A faithful, complete transcript of the entries below, without pictures, should be returned.

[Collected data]
=-=-=-=-=

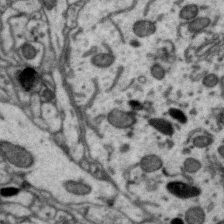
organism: Zebra finch
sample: Brain
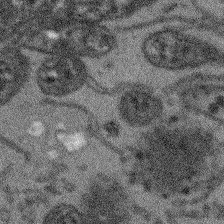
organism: Arabidopsis thaliana
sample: Root tip
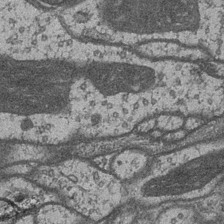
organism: Drosophila
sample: Optic medulla
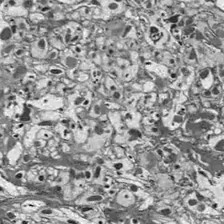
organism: Drosophila
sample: Optic lobe
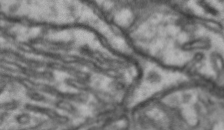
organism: Drosophila
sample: Brain
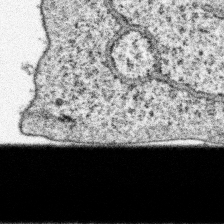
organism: Human
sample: HeLa cells
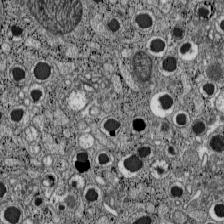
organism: C57BL Mouse
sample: Pancreatic islet
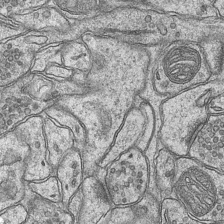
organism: Mouse
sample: CA1 Hippocampus
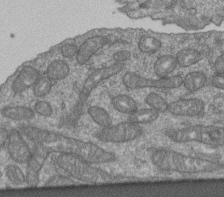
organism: Human
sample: Retinal organoid Rod and Cone cells
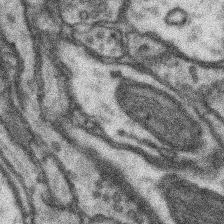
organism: Mouse
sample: Somatosensory cortex neuropil
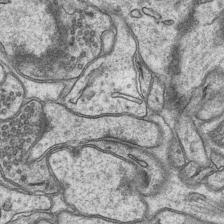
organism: Mouse
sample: CA1 Hippocampus
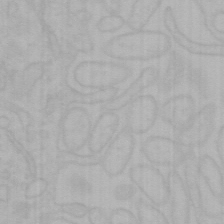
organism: Mouse
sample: Choroid plexus
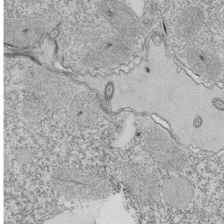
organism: Tetrahymena
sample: Cilia in tetrahymena
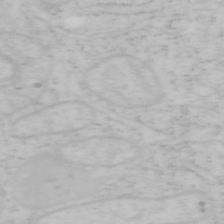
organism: Mouse
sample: OT-I killer T cells with ID8 ovarian cancer cells
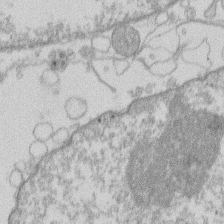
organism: Human
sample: Macrophage cells
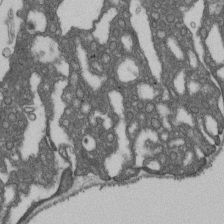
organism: Drosophila
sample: Nephrocyte
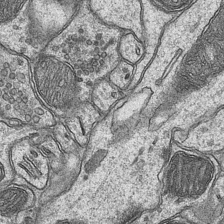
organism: Mouse
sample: CA1 Hippocampus
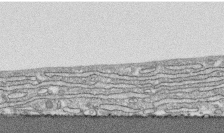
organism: Human
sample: CRL-1474
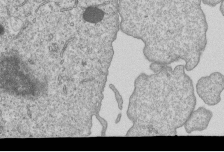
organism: Human
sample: MDA-MB-231 cells
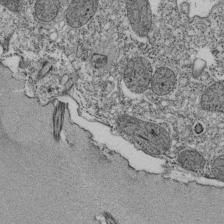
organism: Tetrahymena
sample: Cilia in tetrahymena
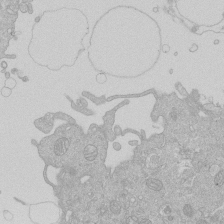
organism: Human
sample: Macrophage cells
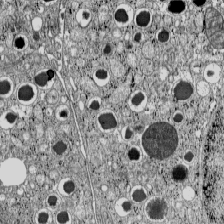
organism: C57BL Mouse
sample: Pancreatic islet
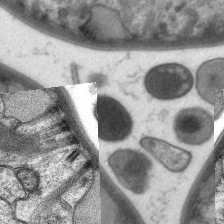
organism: C. elegans
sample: Pharynx
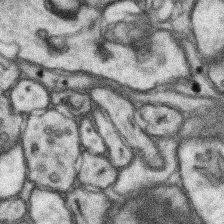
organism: Mouse
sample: Somatosensory cortex neuropil
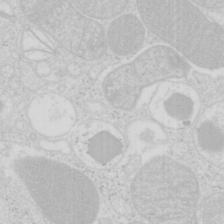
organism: Mouse
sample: Pancreas
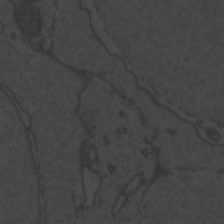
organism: Zebrafish
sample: Macrophage infected with Toxoplasma gondii
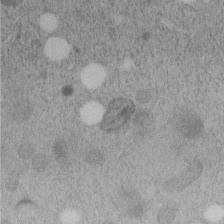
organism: C. elegans
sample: C. elegans embryo early stage
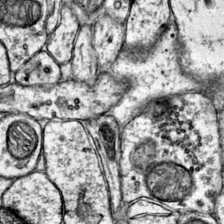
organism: Mouse
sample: Primary visual cortex
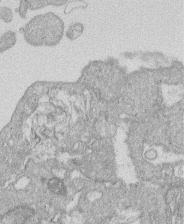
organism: Human
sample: Macrophage cells
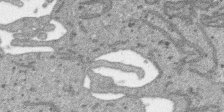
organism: Human
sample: Lung epithelial cells infected with SARS-CoV-2
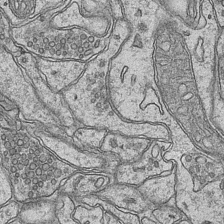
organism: Mouse
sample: CA1 Hippocampus
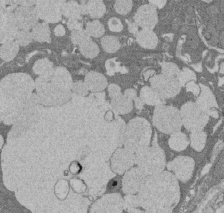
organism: Rat
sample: Salivary granule
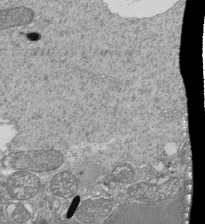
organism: Tetrahymena
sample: Cilia in tetrahymena
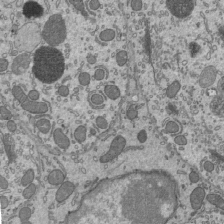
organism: Mouse
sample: Mouse epididymis efferent ductule cilia
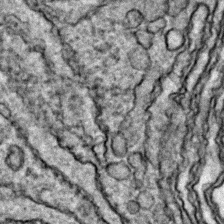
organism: Zebrafish
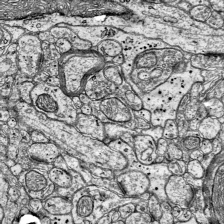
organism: Mouse
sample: Visual Cortex
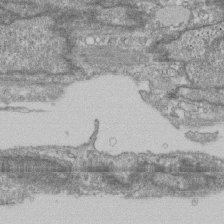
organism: Human
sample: Fibroblast cells
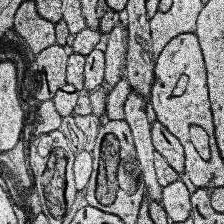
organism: Human
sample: Temporal Lobe
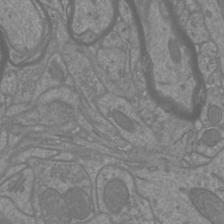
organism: Mouse
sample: Cortical neurons
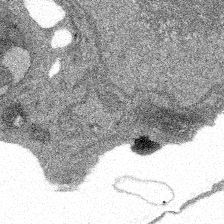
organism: Spongilla lacustris
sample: Multiple
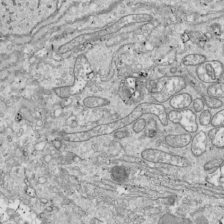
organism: Drosophila
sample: Cell division; meiosis; drosophila spermatocytes
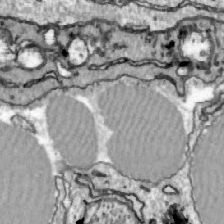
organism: Zebrafish
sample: Actinotrichia fibers
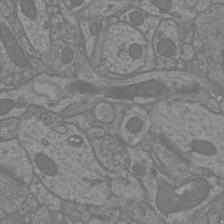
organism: Mouse
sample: Cortical neurons
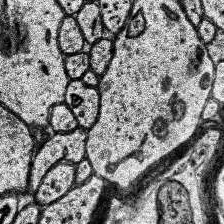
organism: Human
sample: Temporal Lobe
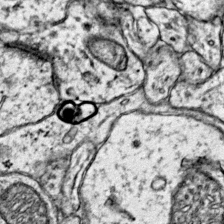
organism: Mouse
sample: Primary visual cortex
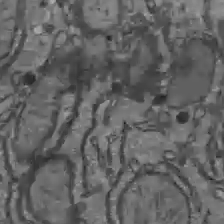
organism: C57BL Mouse
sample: Liver
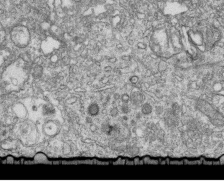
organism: Human
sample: HeLa cell HIV synapse
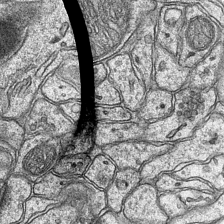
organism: Mouse
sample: CA1 Hippocampus
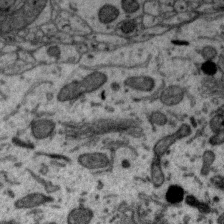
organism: Zebra finch
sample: Brain
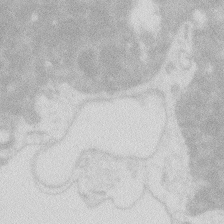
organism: Zebrafish
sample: Macrophage
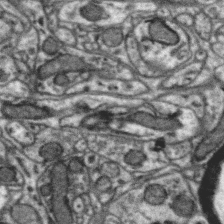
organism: Zebra finch
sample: Brain
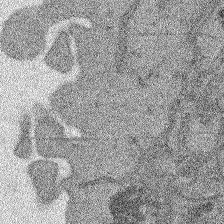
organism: Human
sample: HeLa cells
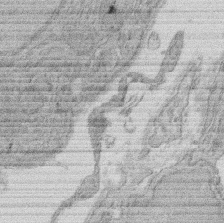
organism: Rat
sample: Salivary granule
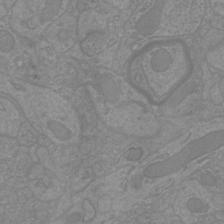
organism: Mouse
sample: Cortical neurons
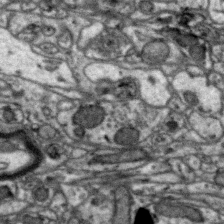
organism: Zebra finch
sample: Brain
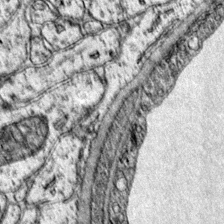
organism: Mouse
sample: Primary visual cortex
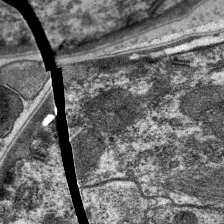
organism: C. elegans
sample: Pharynx
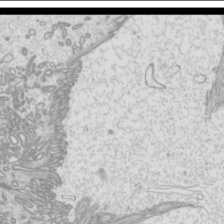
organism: Mouse
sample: Cilia; mouse epididymis
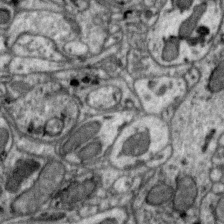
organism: Zebra finch
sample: Brain
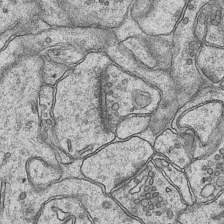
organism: Mouse
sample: CA1 Hippocampus
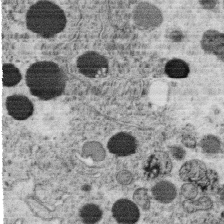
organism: C. elegans
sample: C. elegans oocyte; sperm cells
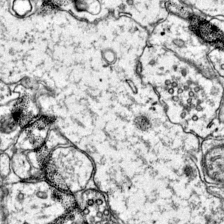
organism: Mouse
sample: Primary visual cortex
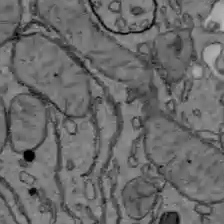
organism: C57BL Mouse
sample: Liver
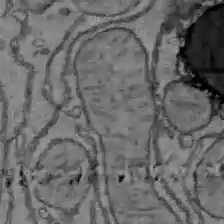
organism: C57BL Mouse
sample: Liver
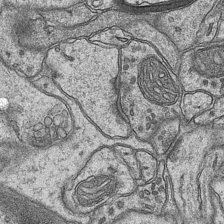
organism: Mouse
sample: CA1 Hippocampus
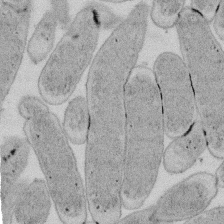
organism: E. coli
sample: Bacterial nucleoid
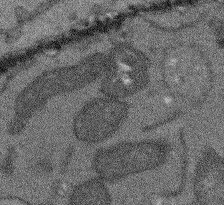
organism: Arabidopsis thaliana
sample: Root tip
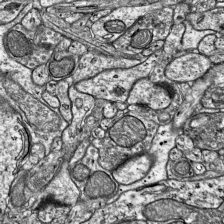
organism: Mouse
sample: Visual Cortex
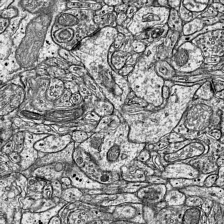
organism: Mouse
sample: Visual Cortex
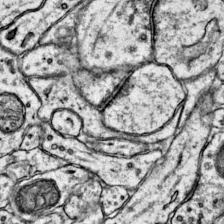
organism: Mouse
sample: Primary visual cortex
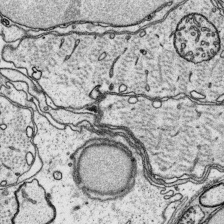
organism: Platynereis dumerilii
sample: Parapodia
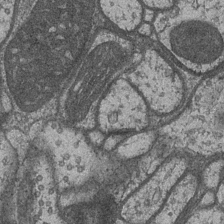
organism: Drosophila
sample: Optic medulla
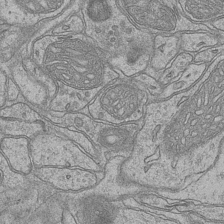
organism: Mouse
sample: CA1 Hippocampus
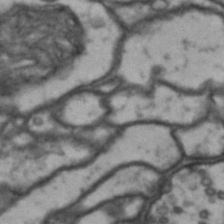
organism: Drosophila
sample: Brain
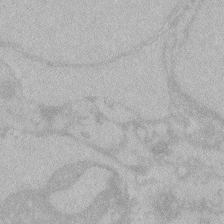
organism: Zebrafish
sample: Macrophage infected with Toxoplasma gondii
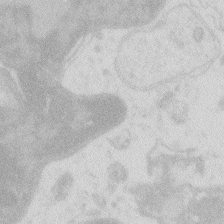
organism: Zebrafish
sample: Macrophage
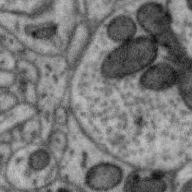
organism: Zebra finch
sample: Brain
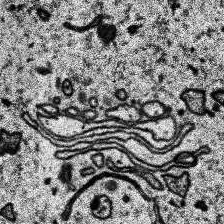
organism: Human
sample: Temporal Lobe
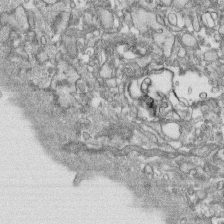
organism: Human
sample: CRL-1474
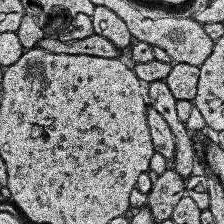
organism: Human
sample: Temporal Lobe
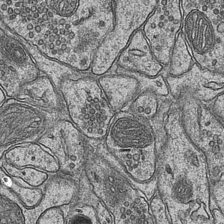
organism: Mouse
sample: CA1 Hippocampus
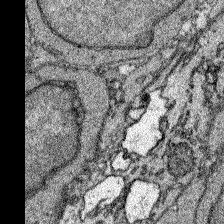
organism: Zebrafish
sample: Larval olfactory bulb
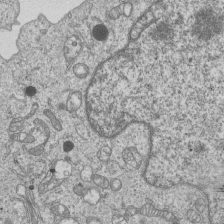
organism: Human
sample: MDA-MB-231 cells

=-=-=-=-=

## EXERCISE RESULT
organism: Zebra finch
sample: Brain
organism: Arabidopsis thaliana
sample: Root tip
organism: Drosophila
sample: Optic medulla
organism: Drosophila
sample: Optic lobe
organism: Drosophila
sample: Brain
organism: Human
sample: HeLa cells
organism: C57BL Mouse
sample: Pancreatic islet
organism: Mouse
sample: CA1 Hippocampus
organism: Human
sample: Retinal organoid Rod and Cone cells
organism: Mouse
sample: Somatosensory cortex neuropil
organism: Mouse
sample: CA1 Hippocampus
organism: Mouse
sample: Choroid plexus
organism: Tetrahymena
sample: Cilia in tetrahymena
organism: Mouse
sample: OT-I killer T cells with ID8 ovarian cancer cells
organism: Human
sample: Macrophage cells
organism: Drosophila
sample: Nephrocyte
organism: Mouse
sample: CA1 Hippocampus
organism: Human
sample: CRL-1474
organism: Human
sample: MDA-MB-231 cells
organism: Tetrahymena
sample: Cilia in tetrahymena
organism: Human
sample: Macrophage cells
organism: C57BL Mouse
sample: Pancreatic islet
organism: C. elegans
sample: Pharynx
organism: Mouse
sample: Somatosensory cortex neuropil
organism: Mouse
sample: Pancreas
organism: Zebrafish
sample: Macrophage infected with Toxoplasma gondii
organism: C. elegans
sample: C. elegans embryo early stage
organism: Mouse
sample: Primary visual cortex
organism: Human
sample: Macrophage cells
organism: Human
sample: Lung epithelial cells infected with SARS-CoV-2
organism: Mouse
sample: CA1 Hippocampus
organism: Rat
sample: Salivary granule
organism: Tetrahymena
sample: Cilia in tetrahymena
organism: Mouse
sample: Mouse epididymis efferent ductule cilia
organism: Zebrafish
organism: Mouse
sample: Visual Cortex
organism: Human
sample: Fibroblast cells
organism: Human
sample: Temporal Lobe
organism: Mouse
sample: Cortical neurons
organism: Spongilla lacustris
sample: Multiple
organism: Drosophila
sample: Cell division; meiosis; drosophila spermatocytes
organism: Zebrafish
sample: Actinotrichia fibers
organism: Mouse
sample: Cortical neurons
organism: Human
sample: Temporal Lobe
organism: Mouse
sample: Primary visual cortex
organism: C57BL Mouse
sample: Liver
organism: Human
sample: HeLa cell HIV synapse
organism: Mouse
sample: CA1 Hippocampus
organism: Zebra finch
sample: Brain
organism: Zebrafish
sample: Macrophage
organism: Zebra finch
sample: Brain
organism: Human
sample: HeLa cells
organism: Rat
sample: Salivary granule
organism: Mouse
sample: Cortical neurons
organism: Zebra finch
sample: Brain
organism: Mouse
sample: Primary visual cortex
organism: C. elegans
sample: Pharynx
organism: Mouse
sample: Cilia; mouse epididymis
organism: Zebra finch
sample: Brain
organism: Mouse
sample: CA1 Hippocampus
organism: C. elegans
sample: C. elegans oocyte; sperm cells
organism: Mouse
sample: Primary visual cortex
organism: C57BL Mouse
sample: Liver
organism: C57BL Mouse
sample: Liver
organism: Mouse
sample: CA1 Hippocampus
organism: E. coli
sample: Bacterial nucleoid
organism: Arabidopsis thaliana
sample: Root tip
organism: Mouse
sample: Visual Cortex
organism: Mouse
sample: Visual Cortex
organism: Mouse
sample: Primary visual cortex
organism: Platynereis dumerilii
sample: Parapodia
organism: Drosophila
sample: Optic medulla
organism: Mouse
sample: CA1 Hippocampus
organism: Drosophila
sample: Brain
organism: Zebrafish
sample: Macrophage infected with Toxoplasma gondii
organism: Zebrafish
sample: Macrophage
organism: Zebra finch
sample: Brain
organism: Human
sample: Temporal Lobe
organism: Human
sample: CRL-1474
organism: Human
sample: Temporal Lobe
organism: Mouse
sample: CA1 Hippocampus
organism: Zebrafish
sample: Larval olfactory bulb
organism: Human
sample: MDA-MB-231 cells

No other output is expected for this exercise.